Determination of the effect of DNA damaging agent Doxorubicin on expression of p21 in MCF7 breast cancer cells using real time qPCR

  1. Introduction: 
  1. Research question 

Does doxorubicin drug have a significant effect on the level of expression of p21 regulatory gene in cancer cells? 

This experiment will investigate the effect of DNA damaging agent doxorubicin on the regulation of tumor repressor gene p21 in a human breast cancer cell line MCF7. Relative expression of p21 with a reference gene is going to be examined in a doxorubicin treated cells, and non-treated cells using real time quantitative polymerase chain reaction (qPCR). The fold change in relative expression is going to be calculated to determine the significance of the change that might be caused by doxorubicin drug on treated cells. 
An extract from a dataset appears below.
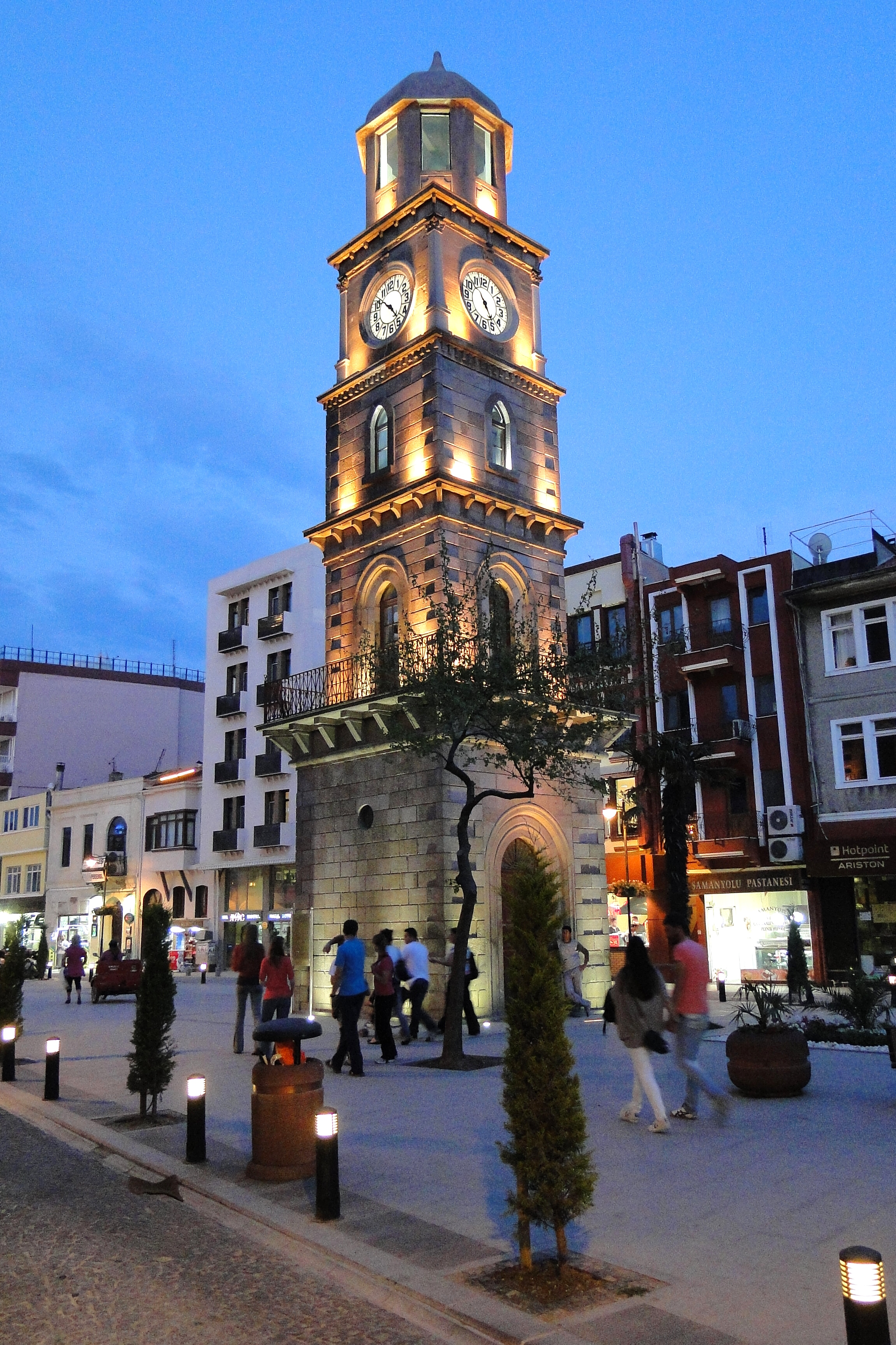 Clocktower at Dusk - Canakkale - Dardanelles - Turkey

  1. Scientific significance 

Lost control of cell cycle is the cause responsible of cancer diseases. Cell cycle regulation involves highly regulated processes mediated by regulatory genes. p21 tumor repressor gene is among the most critical regulatory genes for cell cycle arrest at G1/S and G2/M transitions phases. It is induced by another regulatory gene which is p53 (Karimian et al., 2016). p53 is the main transcriptional regulator in cell cycle arrest and apoptosis (Chen 2016). During normal conditions in the cell p53 is expressed in a very low level, however, its level of expression raises when cell is stressed, or DNA is damaged. p53 triggers cell cycle arrest, and p21 as a consequence to undergo cell cycle arrest and repress tumor (Wang, et al., 2015). Doxorubicin in is a DNA damaging agent that is used to treat variety of cancer types. It exerts two different activities in cancer cells that lead to DNA damage, including the inhibition of topoisomerase II mediated DNA repair, and the formation of free radicals that damage the DNA (Thorn et al., 2012). In this paper doxorubicin drug is going to be tested on MCF7 breast cancer cells to determine its effect on the level of expression of p21. This experiment will serve as an evidence for the regulation of p21 tumor repressor gene by doxorubicin for the treatment of cancer cells. And will further our understanding of the pathway by which doxorubicin affect the essential regulatory gene p21 that have the capability to arrest cell cycle and repress tumors and treat cancer disease. 

  1. Hypothesis

When cells are treated with doxorubicin, they undergo apoptosis as a response to the damage in the DNA (Thorn et al., 2012). Cell arrest involved p53 tumor repressor gene, which will upregulate p21 protein during apoptosis (Abbas & Dutta 2010). Therefore, it is hypothesized that treating MCF7 cells with doxorubicin will upregulate the expression of p21. For the purpose of the normalization of qPCR results, p21 expression is going to be compared to the expression of a housekeeping gene (beta-actin) that acts as a reference gene (Verna 2012).  

  1. Results 
  1. Treatment

MCF7 cell line was treated with 0.5um doxorubicin to be compared with a non- treated MCF7 cells. RNA was extracted and quantified using nanodrop spectrophotometer. The result of RNA quantification was 227 ng/ml from the treated sample, and 318.9 ng/ml for the untreated sample (Figure 1 A, B).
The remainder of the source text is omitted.